Transfer learning in hybrid classical-quantum neural networks
This work addresses the challenge of efficiently integrating quantum elements into machine learning for tasks like image processing in the era of intermediate-scale quantum technology, though it appears incremental as it extends existing transfer learning concepts to a hybrid context.
The authors tackled the problem of applying transfer learning to hybrid classical-quantum neural networks, focusing on augmenting pre-trained classical networks with variational quantum circuits, and demonstrated proof-of-concept examples for image recognition and quantum state classification using quantum computers from IBM and Rigetti.
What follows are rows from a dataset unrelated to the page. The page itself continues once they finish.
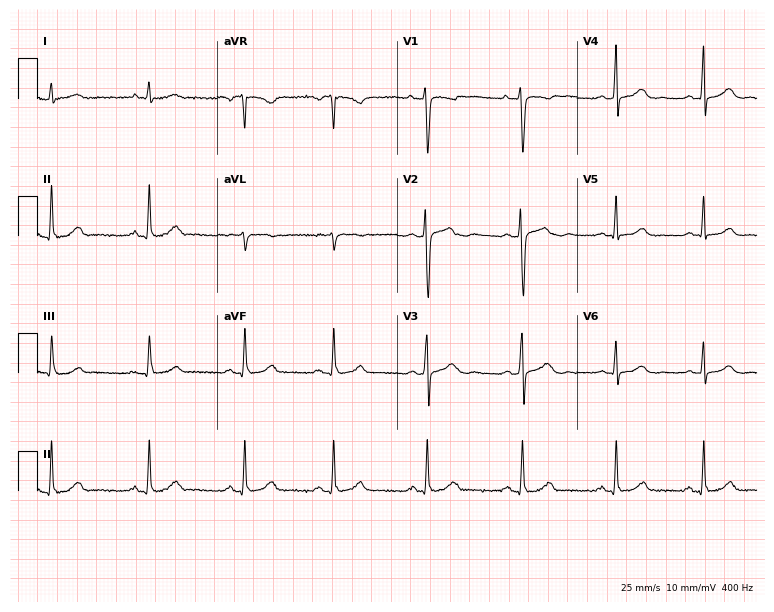
Electrocardiogram (7.3-second recording at 400 Hz), a female, 25 years old. Of the six screened findings (first-degree AV block, right bundle branch block, left bundle branch block, sinus bradycardia, atrial fibrillation, sinus tachycardia), none is recorded.
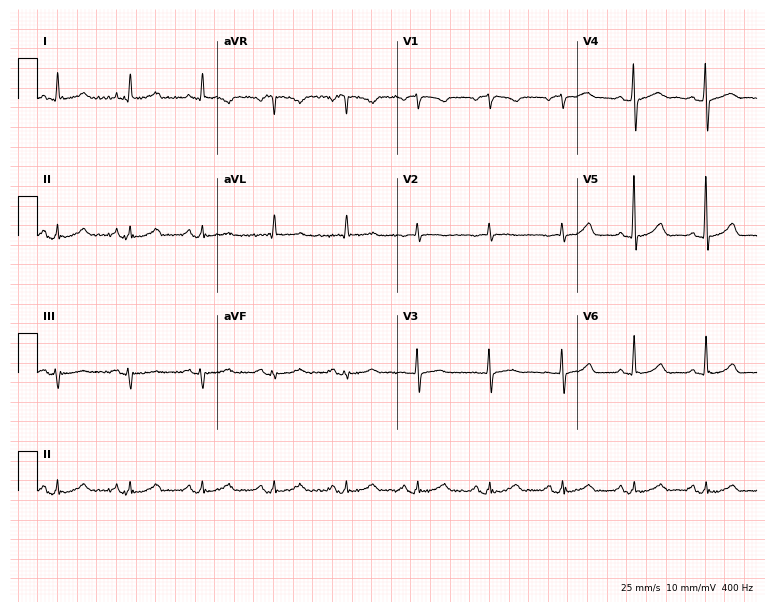
Standard 12-lead ECG recorded from a woman, 75 years old (7.3-second recording at 400 Hz). None of these six findings is recorded: first-degree AV block, right bundle branch block, left bundle branch block, sinus bradycardia, atrial fibrillation, sinus tachycardia.
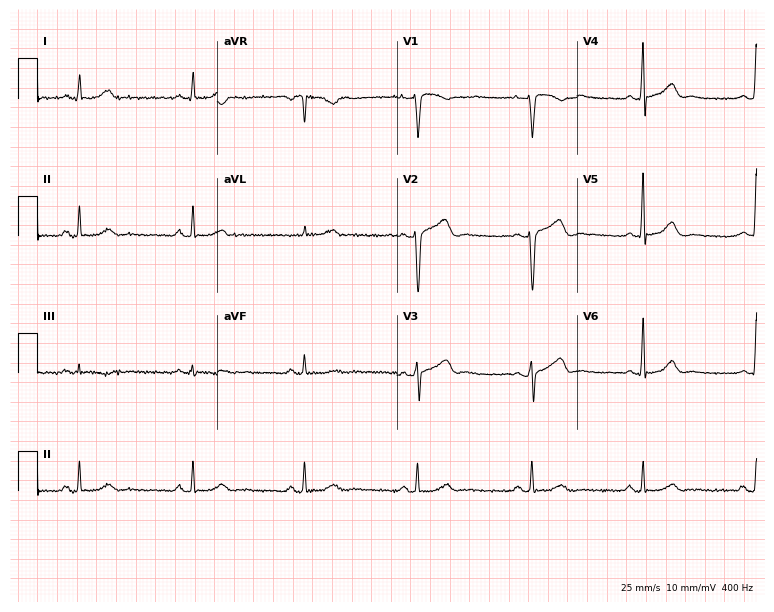
12-lead ECG from a 38-year-old woman. Screened for six findings — first-degree AV block, right bundle branch block (RBBB), left bundle branch block (LBBB), sinus bradycardia, atrial fibrillation (AF), sinus tachycardia — none is recorded.
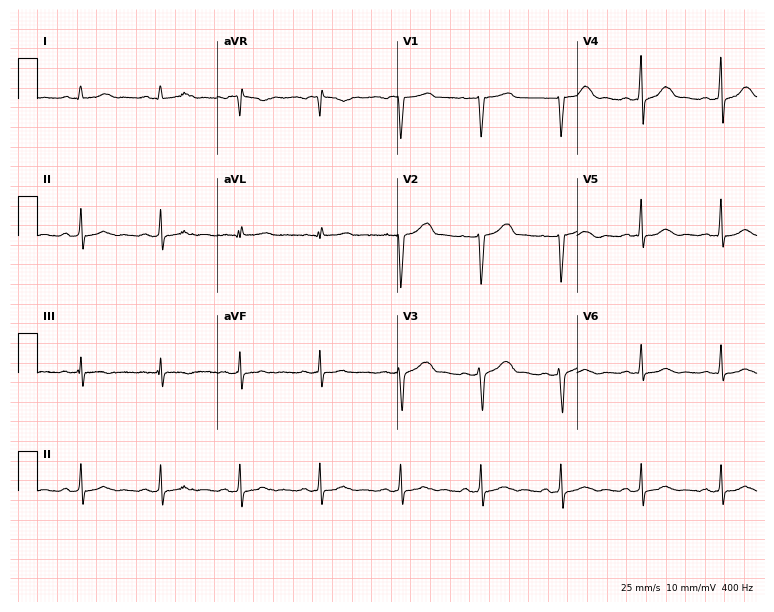
Electrocardiogram, a 36-year-old female patient. Of the six screened findings (first-degree AV block, right bundle branch block (RBBB), left bundle branch block (LBBB), sinus bradycardia, atrial fibrillation (AF), sinus tachycardia), none is recorded.
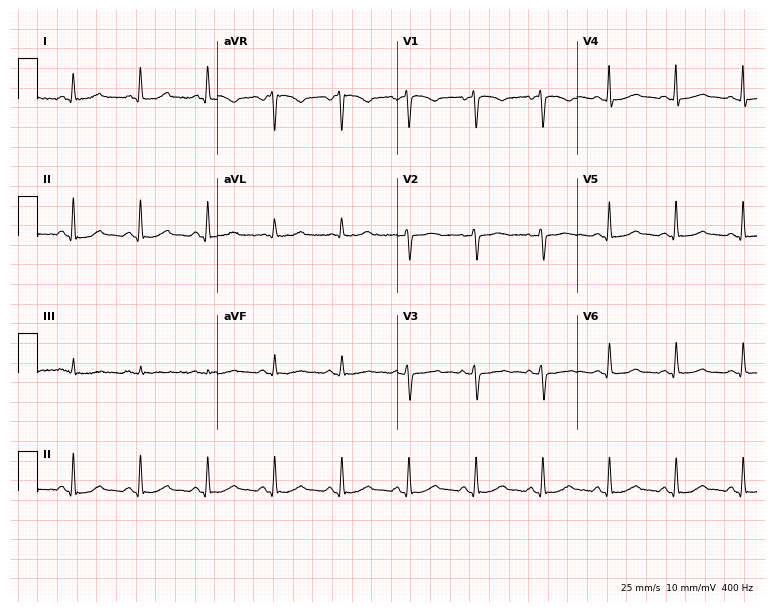
12-lead ECG from a woman, 50 years old (7.3-second recording at 400 Hz). Recorded interpretation: within normal limits.
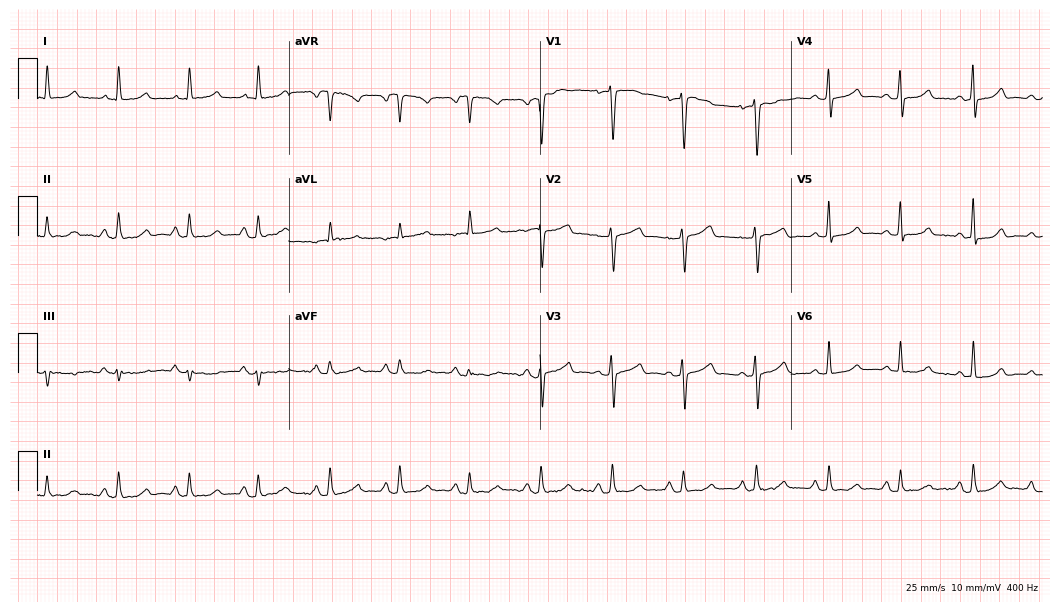
Resting 12-lead electrocardiogram. Patient: a woman, 54 years old. Read as a normal ECG.
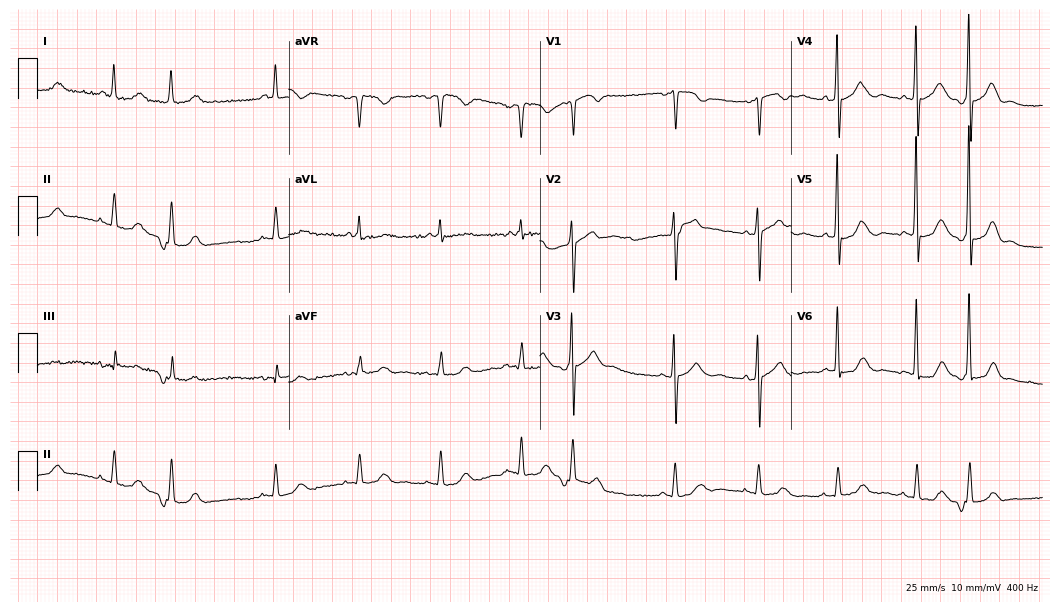
Standard 12-lead ECG recorded from a female, 84 years old. None of these six findings is recorded: first-degree AV block, right bundle branch block, left bundle branch block, sinus bradycardia, atrial fibrillation, sinus tachycardia.

We extend the concept of transfer learning, widely applied in modern machine learning algorithms, to the emerging context of hybrid neural networks composed of classical and quantum elements. We propose different implementations of hybrid transfer learning, but we focus mainly on the paradigm in which a pre-trained classical network is modified and augmented by a final variational quantum circuit. This approach is particularly attractive in the current era of intermediate-scale quantum technology since it allows to optimally pre-process high dimensional data (e.g., images) with any state-of-the-art classical network and to embed a select set of highly informative features into a quantum processor. We present several proof-of-concept examples of the convenient application of quantum transfer learning for image recognition and quantum state classification. We use the cross-platform software library PennyLane to experimentally test a high-resolution image classifier with two different quantum computers, respectively provided by IBM and Rigetti.